Background: Sip-T is an autologous immunotherapy approved for asymptomatic or minimally symptomatic metastatic castration-resistant prostate cancer (mCRPC).Many therapeutic agents have been approved in a short time frame, and their optimal sequencing in mCRPC is under investigation. The sequencing of agents post–sip-T treatment on PROCEED (NCT01306890) and factors associated with a shorter time to first ACI (tACI) are described. Methods: The number of unique and most common sequences and sequence trends were analyzed. Post–sip-T ACIs evaluated were abiraterone (abi), enzalutamide (enz), docetaxel (D), and cabazitaxel (cbz), excluding radium-223 due to its late approval relative to PROCEED initiation. The tACI and factors associated with shorter tACI were assessed.
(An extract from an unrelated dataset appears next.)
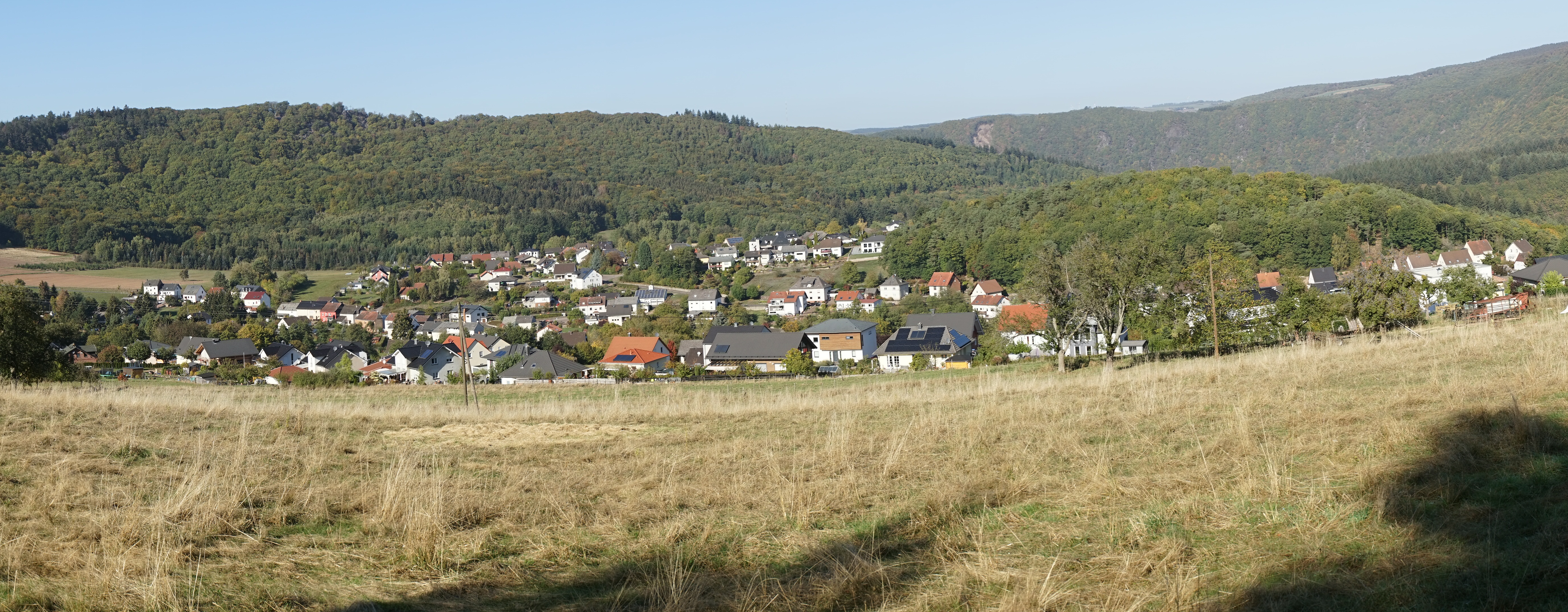 Blick auf die Ortslage, insbesondere auf den Ortsteil Rodt.

Results: 1902 pts received ≥1 sip-T infusion, and an estimated 37.0% and 21.2%had not received an ACI at 1 and 2 y, respectively, post–sip-T. 1331 (70%) pts received abi, enz, D, or cbz after sip-T. 47 therapy sequences were recorded post–sip-T, with the most used therapies in order of prevalence: abi alone, enz alone, D alone, abi → enz, abi → D, D → enz, and D → abi. The most common post–sip-T sequences beginning with abi, enz, or D are below (Table). Only 25 pts received cbz as the first ACI post–sip-T. Pts who received abi prior to sip-T had a shorter median tACI (4.6 mos) compared with all pts (8.3 mos) or pts with D prior to sip-T (7.3 mos). Higher baseline alkaline phosphatase, lower hemoglobin, and prior radical prostatectomy were associated with shorter tACI. Conclusions: In the evolving mCRPC space, 47 unique ACI sequences were recorded post-sip-T. The most common sequences post–sip-T were abi, enz, and D as single agents. Prior abi was associated with a shorter tACI post–sip-T, which warrants longer follow-up. While many pts received subsequent therapy, ~20% had not received an ACI at 2 y post–sip-T. Clinical trial information: NCT01306890

*Many pts in PROCEED received their first ACI prior to FDA approval of enz pre-D.